Abbiamo chiesto al cantautore irlandese, che da domani sarà in tour in Italia, di raccontarci gli show migliori a cui ha assistito. Da leggere per capire cos’è o cosa dovrebbe essere un concerto rock

Birra, piscio ed estasi: i cinque concerti che hanno cambiato la vita a Glen Hansard

Glen Hansard

Foto: Stephan Vanfleteren

Dai concerti di Glen Hansard torni leggero e felice, col sorriso sulle labbra. Se ti va bene, per un paio d’ore ti senti parte di una piccola comunità. Lui dice d’essere «solo fortunato, mica sono un grande performer», ma è una balla. In quarant’anni di storia, dalle esperienze come busker ai Frames fino agli Swell Season, ai concerti solisti, le esibizioni di Hansard sono abbracci fraterni che ricordano cos’è il rock: non divismo, ma comunione e comunicazione e un po’ di ironia.

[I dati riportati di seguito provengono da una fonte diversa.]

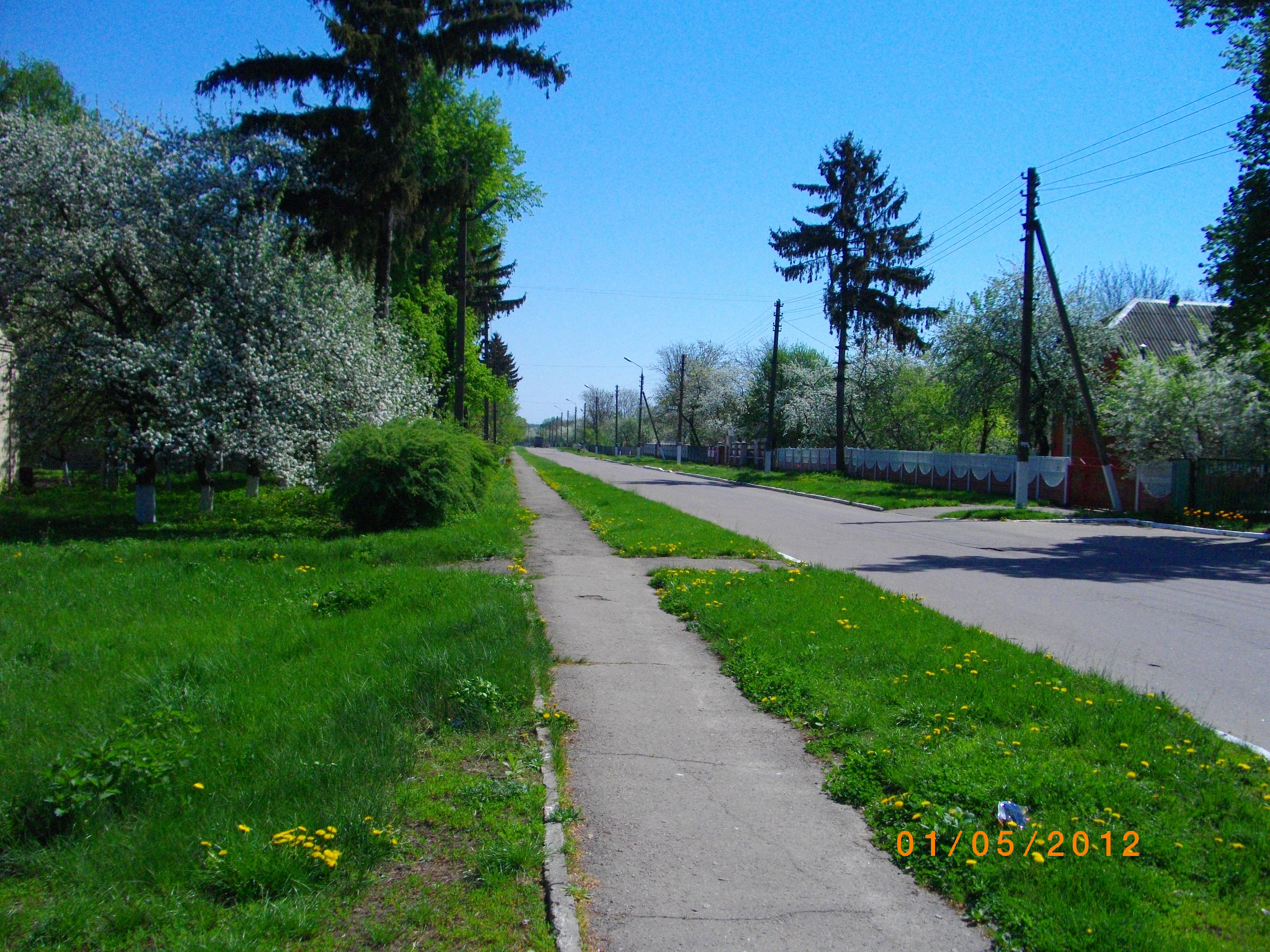 Устимівка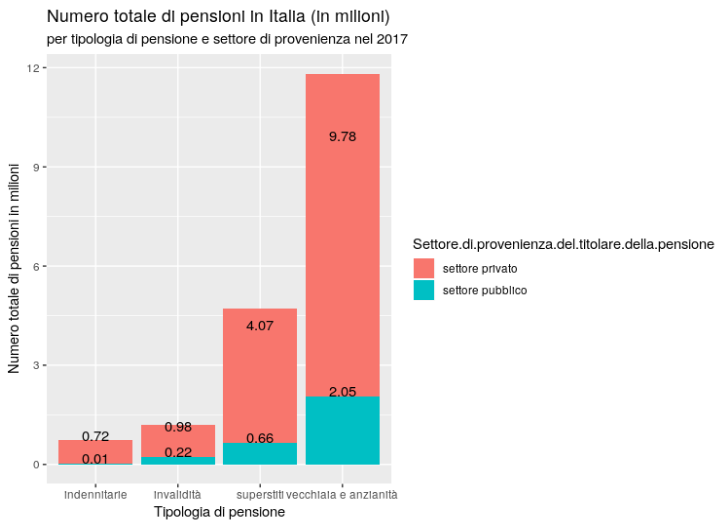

Siccome sta per arrivare in Italia (il 27 giugno suonerà a Bologna, il 29 ai Bari, il 30 a Roma, il 2 luglio a Gardone Riviera, il 3 a Trieste), gli ho chiesto di raccontarmi i cinque migliori concerti a cui ha assistito, quelli che gli hanno cambiato la vita almeno un po’. È anche un modo per parlare di cosa rende memorabile una performance, perché c’incantiamo di fronte a uno che suona e che cosa succede una volta finito un tour, quando si torna a casa e ci si trova a fare i conti con la realtà.

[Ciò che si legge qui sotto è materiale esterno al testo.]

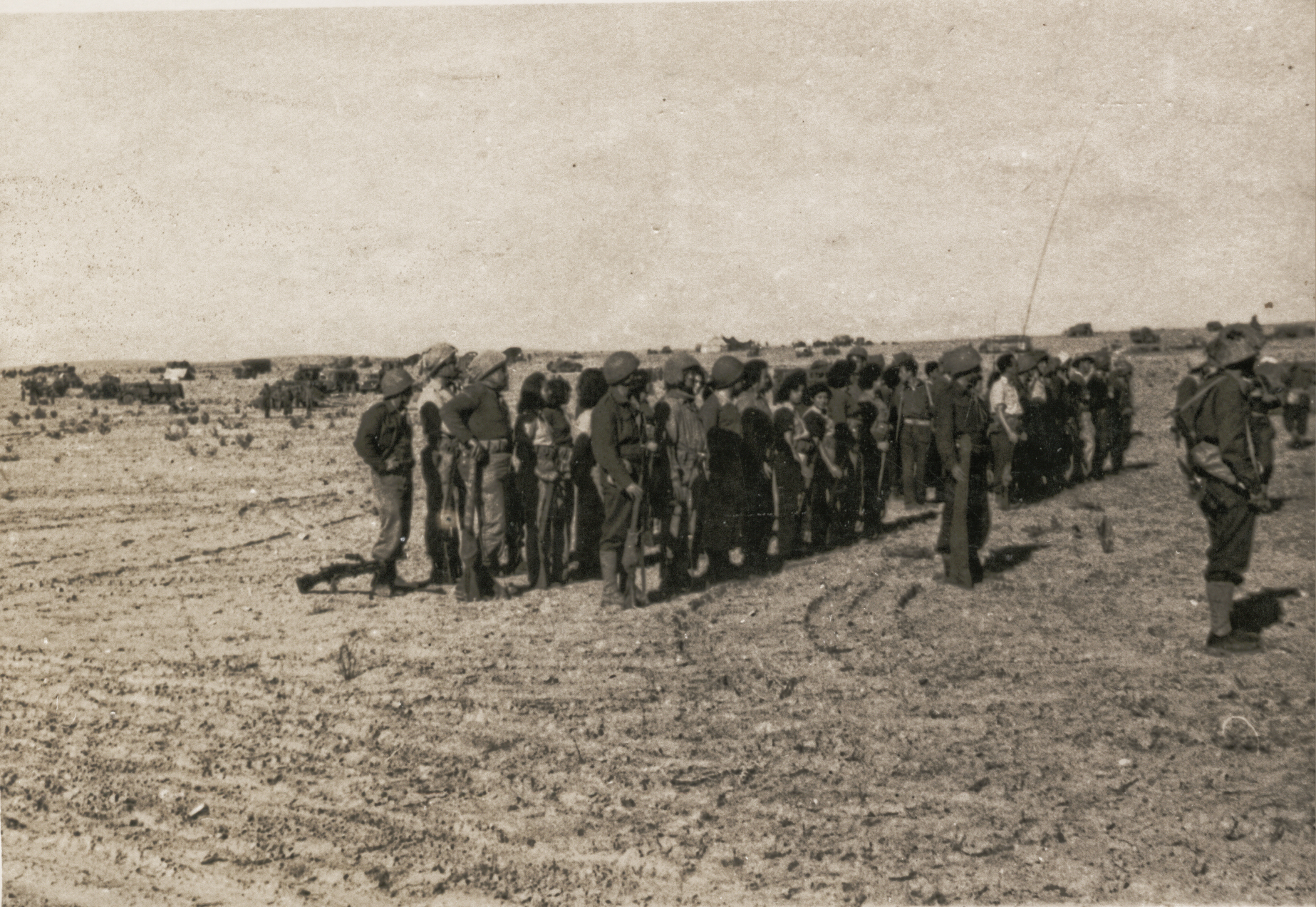 מבצע חורב עין, מפקד היציאה בחלוצה דצמבר 1948 חנוכה תש"ט 7.12.1948

Cominciamo col primo concerto indimenticabile, in ordine sparso.
Leonard Cohen al National Stadium, un posto che conoscevo bene perché mio padre ci andava a tirare di boxe. Dunque è il 1985, io ho 15 anni e quello è il tour di Various Positions, l’album di Hallelujah che ascoltavo di continuo. Ci vado con mio cugino, che ha 18 anni ed è un grande fan. Cohen fa due concerti, una matinée il pomeriggio e uno la sera, noi siamo giovani e andiamo al primo dei due. Siamo in ottava fila e il concerto è pazzesco. Mio cugino però ha scoperto da poco d’essere epilettico e durante Famous Blue Raincoat si eccita a tal punto da avere una crisi. Leonard lo vede e interrompe il concerto: «Il ragazzo sta bene?». Chiamano un’ambulanza che ci porti all’ospedale lì vicino. Mentre stiamo uscendo s’avvicina un uomo. «Se poi state meglio, tornate a vedere il secondo concerto», dice, e ci dà due biglietti per lo show serale.

E poi?
All’ospedale danno a mio cugino una pillola, gli passa tutto, torniamo in tempo per la seconda esibizione. Alla fine del concerto l’uomo che ci ha dato i biglietti ci porta nella cabina dei commentatori e ci dice di aspettare lì. La gente sfolla, noi attendiamo. Dopo un po’ arriva Leonard Cohen, ci stringe la mano, chiede a mio cugino come sta. In quel preciso momento capisco che voglio essere un musicista.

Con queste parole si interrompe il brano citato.